808s pode ter sido completamente inesperado e até decepcionante na época em que foi lançado, mas seus impactos artísticos foram sentidos quase imediatamente na indústria. Já em 2009, Drake lançou sua terceira e maior mixtape até então, So Far Gone, cujas batidas, segundo o produtor 40, foram inspiradas pela vibe atmosférica do 808s — na faixa “Say What’s Real”, Drake inclusive rima por cima do instrumental de “Say You Will”. No mesmo ano, Wiz Khalifa e Big Sean também usaram a mesma música como base para freestyles. Nos anos seguintes, Skepta e Will.I.Am se inspiraram nas batidas de “Heartless”, Trey Songz gravou uma versão de “Love Lockdown” e Logic sampleou “Amazing”.

A influência, no entanto, ia muito além das interações diretas com o álbum. A ascensão de Drake, assim como a de Kid Cudi (que em 2009 lançou seu álbum de estreia, Man on the Moon), B.O.B e, mais para a frente, artistas como Childish Gambino, Travis Scott e Frank Ocean tornou clara a maior conquista de 808s & Heartbreak: normalizar a vulnerabilidade, sensibilidade e introspecção do homem negro no hip hop.

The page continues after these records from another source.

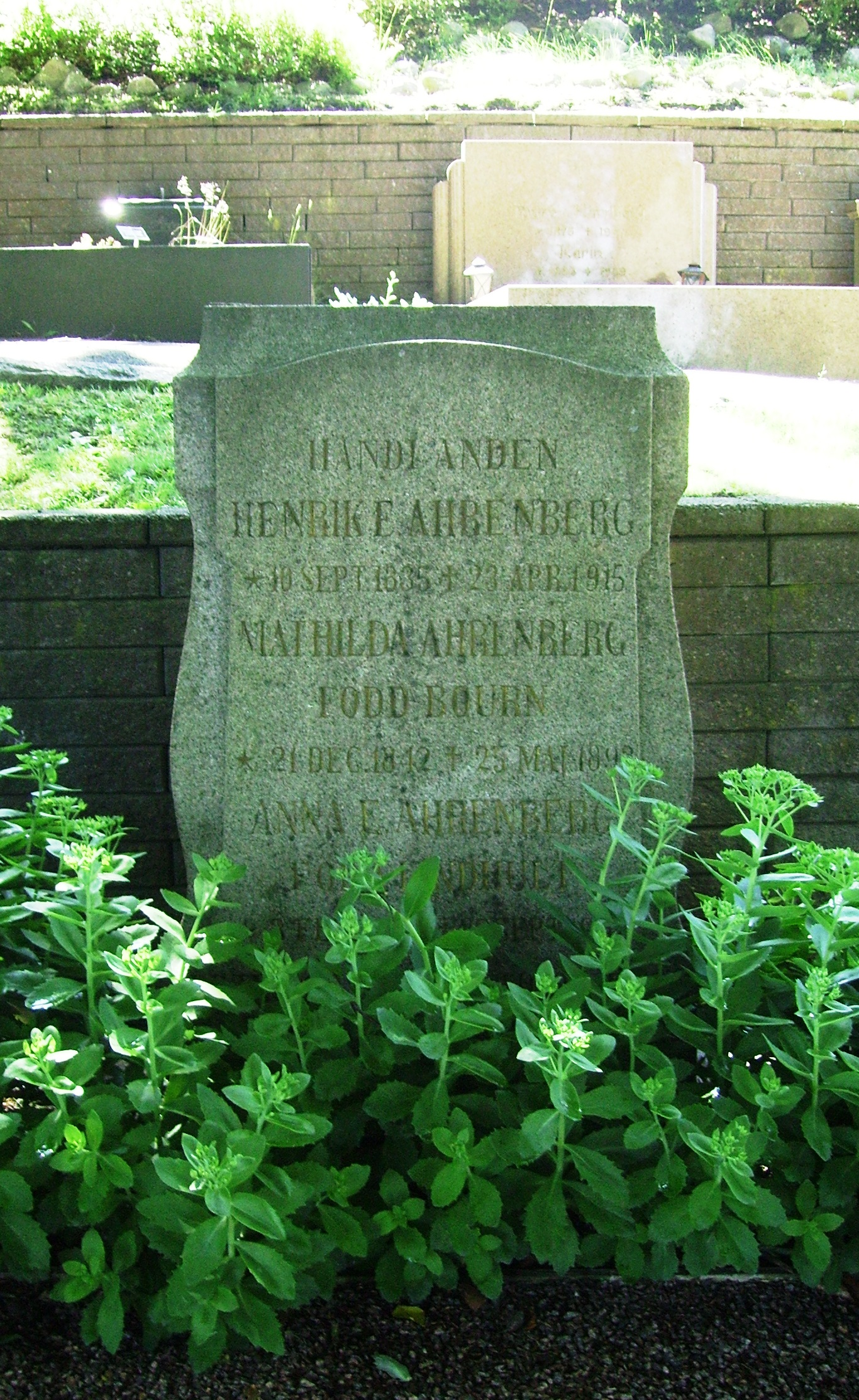 Picture of Henrik Ahrenberg's grave at Östra kyrkogården in Gothenburg.
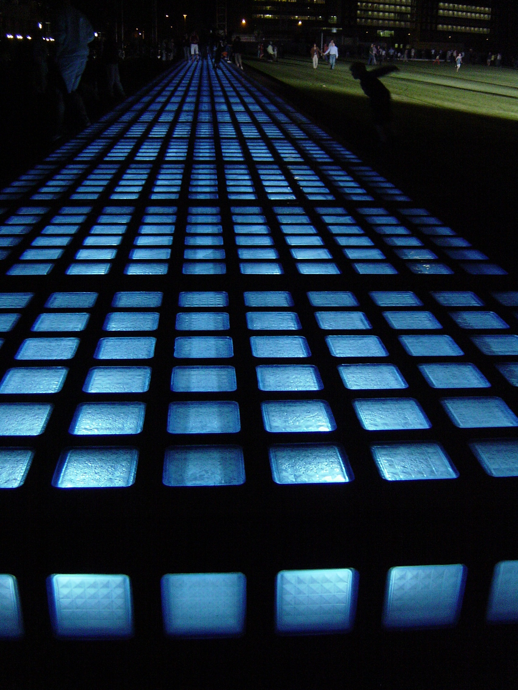 Der 160 Meter lange Balken mit den 7000 blauen Glasbausteinen.
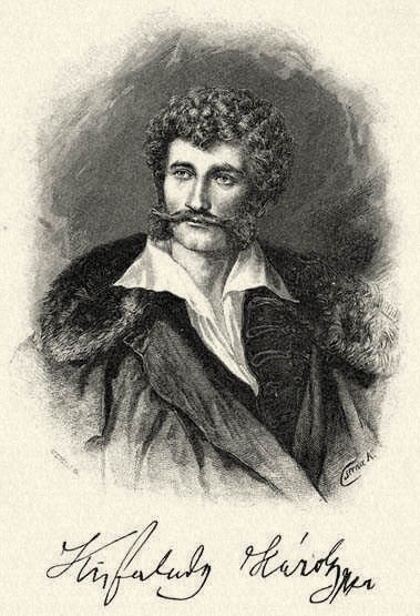 Kisfaludy Károly (1788–1830). Morelli Gusztáv fametszete. Megjelent Az Osztrák-Magyar Monarchia írásban és képben (1887–1901) kiadványban
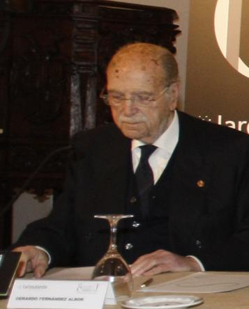 Xerardo Fernández Albor, político galego e ex-presidente da Xunta de Galicia.
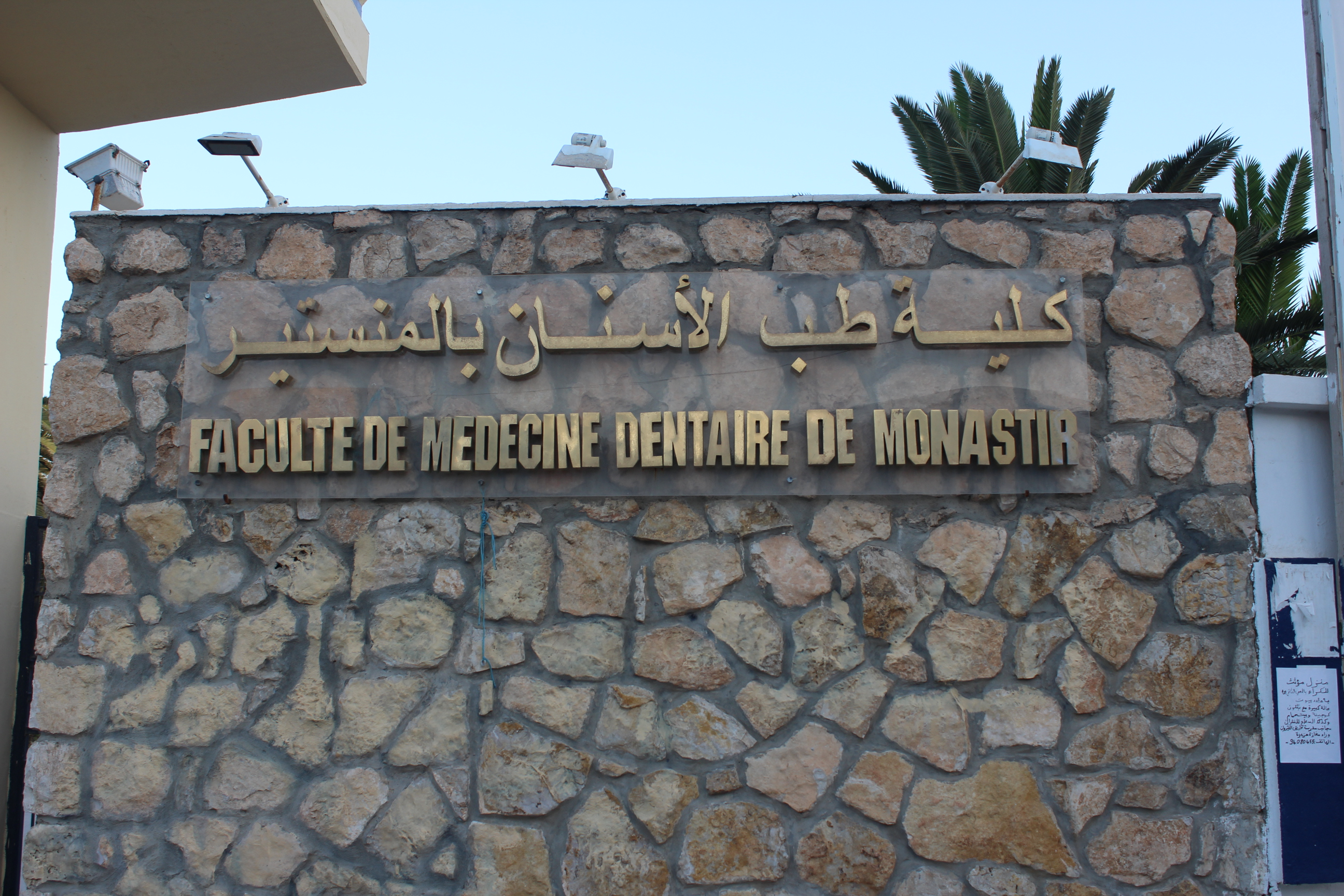 Monastir, Tunisie المنستير، تونس

Num vídeo sobre “emo rap” feito pelo canal HipHopDX, o rapper e apresentador Murs comenta que o rap já discutia assuntos como relacionamentos, perda e solidão ao longos dos anos 1980 e 1990, por artistas como Tupac, Scarface e DMX. Mas esses motivos passaram a ser mais mencionados a partir dos anos 2000, porém, e apareciam pelas mãos de dois principais artistas: Slug, MC do duo Atmosphere, e Eminem. A sensibilidade exacerbada, então, era reservada aos artistas brancos — aos rappers negros, sobre os quais ainda recaía o estereótipo do homem negro agressivo e a cobrança de demonstrações de masculinidade exacerbada, restava manter a pose. 808s & Heartbreak foi, talvez, o pontapé inicial de mudança desse estigma.

Por mais que o Drake ainda seja acusado de “amaciar” a cultura hip hop e Kid Cudi seja visto como ultrasentimental, é impossível negar que os tropos do rap de hoje, num geral, são muito mais sensíveis do que eram há uma década. Desde as baladas melódicas e autotunadas de Future, Young Thug, Travis Scott e toda a trupe do trap de Atlanta ao pop rap fundido com R&B de Bryson Tiller e 6LACK, todo o zeitgest do hip hop hoje é regido pelas mesmas emoções que levaram Kanye ao estúdio depois de suas tragédias pessoais.

É simbólico que 808s & Heartbreak complete uma década de existência em 2018, um ano em que não somente o pop rap, trap e R&B melódico continuam insistentemente nas paradas da Billboard, mas também um ano em que o próprio Kanye West veio a mostrar tantas de suas vulnerabilidades em público — seja se expondo para a mídia ou nas redes sociais, seja via Ye e Kids See Ghosts, com toda a certeza seus álbuns mais vulneráveis desde este. No fim, 808s é sempre uma lembrança do Kanye de quem eu realmente sou fã: o que, ao invés de esconder-se por trás de contos sobre fama e luxúria, abre suas feridas, as deixa sangrar e as expõe para quem quiser vê-las.